A health official in Missoula is warning the public that kids might be at higher risk of child abuse at the hands of their parents while in quarantine. A bizarre addition to the spate of news stories from Missoula, the press release from the Community Medical Center pieced together several pieces of statistical data that has a physician concerned that home isn’t necessarily the safest place for children.
A pediatric doctor, Dr. Laurie Carter, warned in the press release yesterday that child abuse escalated during the 2007-2009 recession. Because of the probable economic downturn, Carter believes it’s likely to see Montana parents abusing their kids because of the additional stresses of life in a pandemic and recession.

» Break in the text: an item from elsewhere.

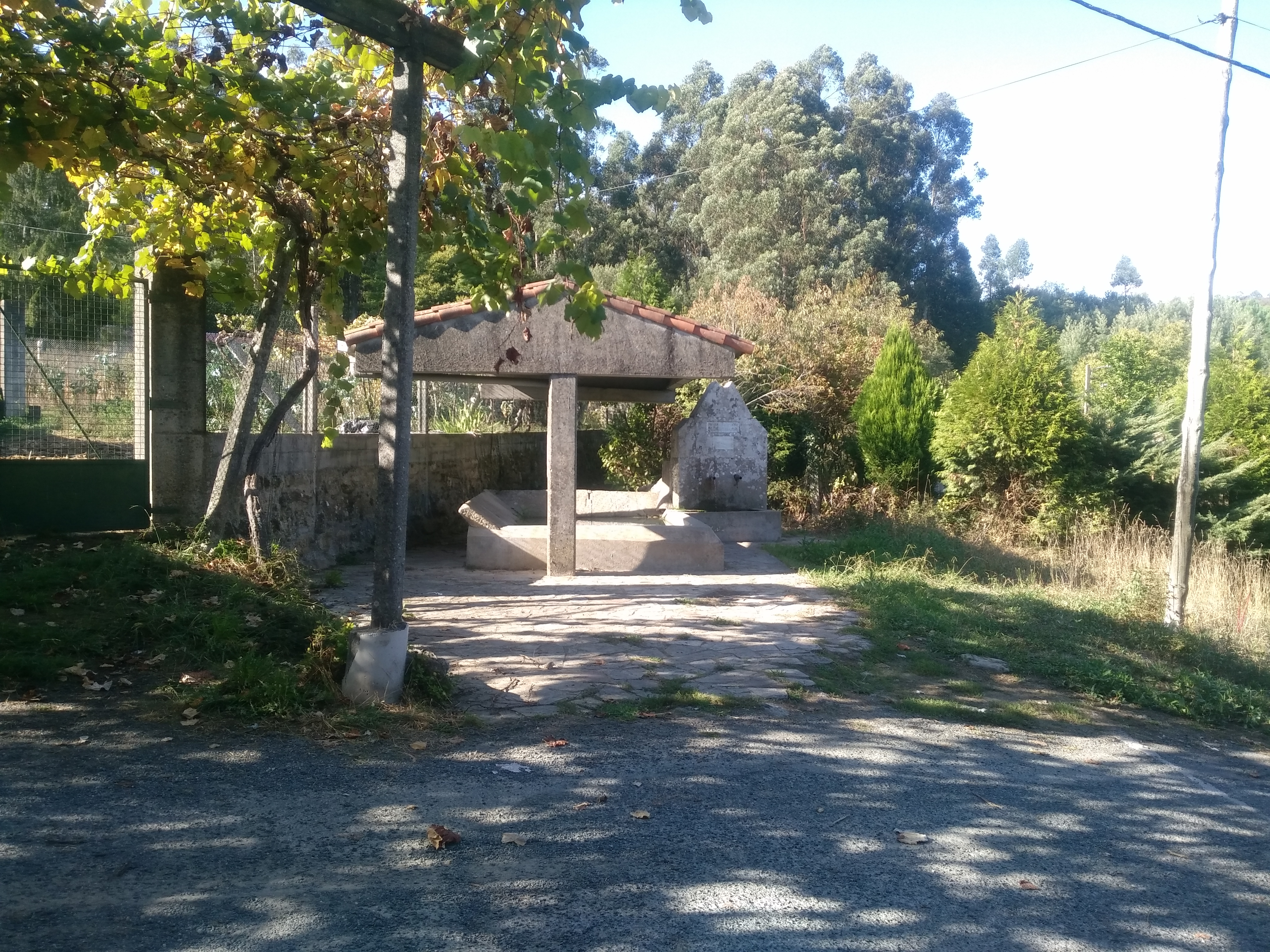 Lavadeiro da aldea de Tourís

Carter stated, “While this action by the state is necessary to flatten the curve of COVID-19 in our state to preserve our medical equipment and health care staff, it also comes a ripple effect not directly related to medical illness.”
She continued, “Our nation is experiencing an unprecedented increase in unemployment, which will be followed by financial insecurity for most Montanans. If past experience can predict the future, this will likely be followed by an increase in child abuse.”
Carter indicated that children being out of the public schools and inside their homes would also lead to abuse. She used one peculiar piece of evidence for her assertion, chiefly that fewer calls to abuse hotlines were being made elsewhere in the country.
The doctor added, “Another concerning statistic is that the fewer people have been calling the child abuse hotline in Colorado since the pandemic closed school and other family services.”
Some might suggest that fewer calls to an abuse hotline means less abuse is occuring. But Dr. Carter’s logic doesn’t work that way. Her assumption is that with fewer eyes on families, from the public school to welfare services, parents might abuse their kids when no one is looking.
The sentiment expressed by Carter is actually not new, as counterintuitive as it may be that children are unduly jeopardized in their own home during a time of pandemic disease. A prominent feminist, Madeline Lane-McKinley, suggested that home is a dangerous place for people.
McKinley stated on Twitter, “Households are capitalism’s pressure cookers. This crisis will see a surge in housework — cleaning, cooking, caretaking, but also child abuse, molestation, intimate partner rape, psychological torture, and more.”
She added, “Not a time to forget to abolish the family.”
However, the best statistical evidence demonstrates that children are more likely to be abused by public school officials than by their parents at home.